Não há tabus para o Fórum Nacional. Ele já realizou painéis sobre política de cinema, a condição da mulher, o “defeito de cor”, o amor em tempos de desamor – e tem o universo como seu campo de discussão e propostas.

Na Sessão de Encerramento do XXV Fórum (2013), inovando mais uma vez, procurou-se captar, através de “testemunhas” – testemunhas de seu tempo e, ao mesmo tempo, exemplos de vida, com força e carisma para extrair múltiplas lições do passado.

A primeira dessas testemunhas, o brasileiro Euclides da Cunha (1866-1909), notabilizou-se, como revela Walnice Nogueira Galvão, pela revelação da verdade sobre a guerra de Canudos. Em Os sertões, seu livro vingador, Euclides, um militar, considera o massacre de Canudos pelo Exército um crime. E, ao reivindicar a humanidade negada aos excluídos, reafirma seu maior legado à posteridade.

Ao traçar o perfil de Francisco de Assis (1182-1226), Frei Vitorio Mazzuno vê nele um modelo do humano, com sua mística simples, uma vida em que o finito evoca o infinito. Francisco despoja-se de ricas vestes e veste a túnica simples dos camponeses e mendigos. E ele penitente no sentido medieval: o que evita os excessos do egoísmo, da ostentação, dos apegos materiais, das palavras banais, da impaciência, da intolerância. Ingressando nos mistérios do sagrado. Vivendo intensamente a fraternidade: o convívio universal com tudo que é vivo. Francisco de Assis foi um sonhador e ao mesmo tempo um realizador. Não é um santo do passado, mas de hoje e amanhã, acolhendo belas esperanças.

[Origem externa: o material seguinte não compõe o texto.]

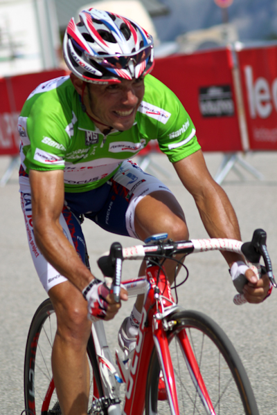 Joaquim Rodriguez

Coube a Luiz Paulo Horta depor sobre Wolfgang Amadeus Mozart (1756-1790), para ele o mais misterioso dos gênios. Afirma ser difícil classificá-lo. É bom representante da música da segunda metade do século XVIII, quando o classicismo já se amaneirava no rococó. A beleza perfeita de suas obras não foi fruto de acaso: ele trabalhou como poucos. Mas sua vida não se deduz de suas obras. Ele está dentro e fora de sua época. Passa a sensação de uma arte intemporal cuja grande mensagem é a de que, sendo livres, podemos sempre alcançar a beleza, eterno mistério da condição humana.

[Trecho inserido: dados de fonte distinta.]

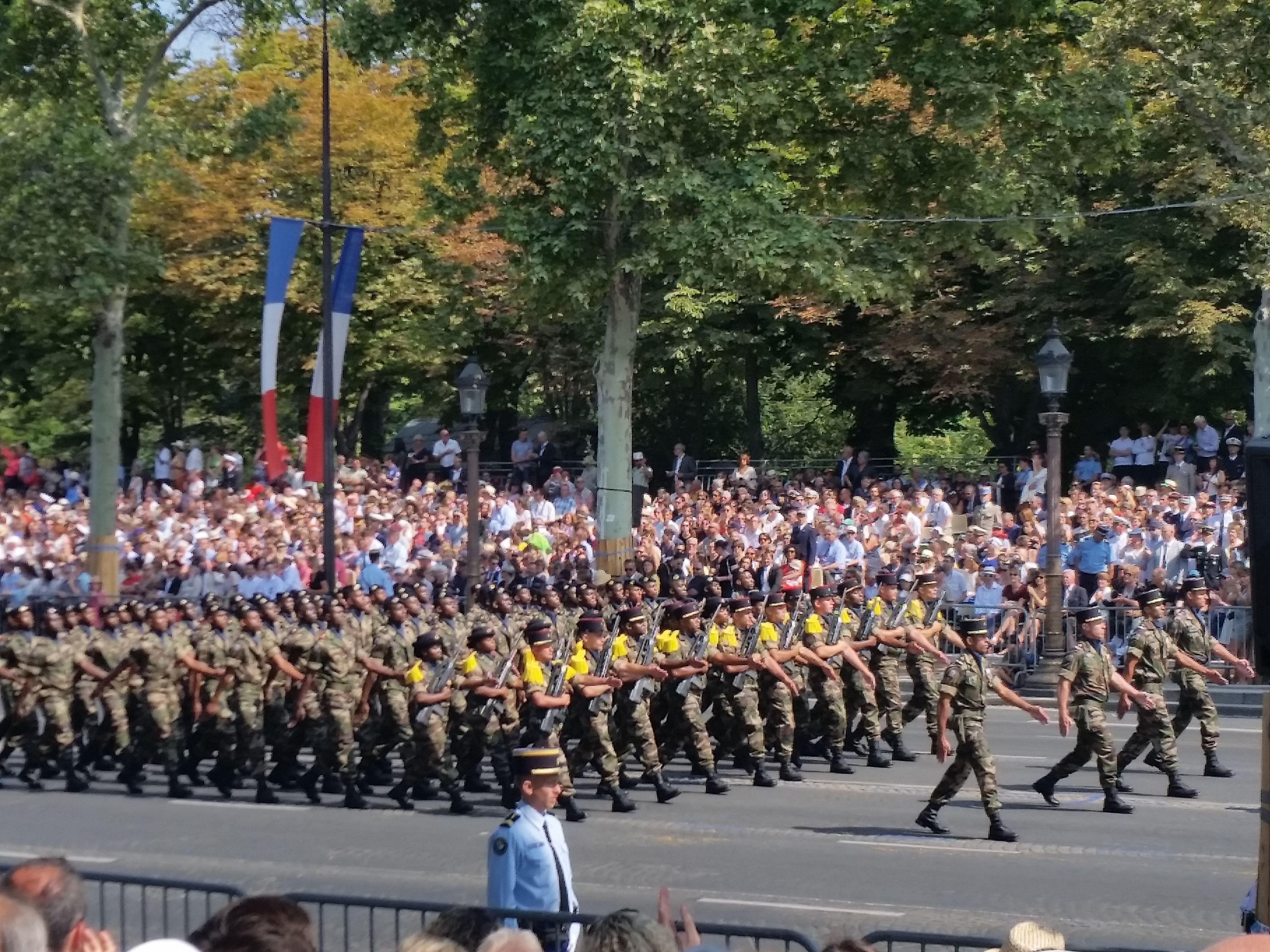 Le régiment du service militaire adapté de Mayotte défile le 14 juillet 2018 devant le Président de la République, à Paris, sous le commandement du Colonel Joël Bonte. Le RSMA est situé à Combani (Mayotte) et fait partie des FAZSOI.

Para o Pe. Paul A. Schweitzer a vida de Damião de Molokai (1840-1889) pode nos servir de inspiração e desafio. Tendo conhecimentos superiores de teologia e medicina, ele foi enviado como missionário As ilhas do Havaí. Aquele arquipélago sofria de várias epidemias, entre elas a lepra, obrigando o governo local a criar na ilha de Molokai uma colônia de doentes. Levado para aquela ilha, apresentado aos colonos doentes como disposto a viver ou morrer com eles, comportou-se como missionário, médico e líder local. O previsível aconteceu: Damião contraiu a lepra. Corajoso, continuou em seu trabalho, somente reduzindo-lhe o ritmo com o avanço da enfermidade. Ele morreu, mas sua saga teve continuidade e seu exemplo frutificou. Ele foi canonizado em 2009 pela Igreja Católica. Todos os anos, no dia 15 de abril, o estado americano do Havaí celebra o feriado Father Damien Day.

Simone Weil (1909-1943), filósofa e escritora francesa, é, para Maria Clara Lucchetti Bingemer, uma mística e testemunha da Verdade. Ela vê em Simone Weil uma cristã e pensadora diferente. Mulher de seu tempo, de origem judaica e cultura francesa, viveu experiência mística aberta ao pluralismo e em diálogo vivo com o ateísmo e o agnosticismo, frutos da secularização. Ela falava de seu tempo. Mas suas palavras são muito adequadas ao nosso.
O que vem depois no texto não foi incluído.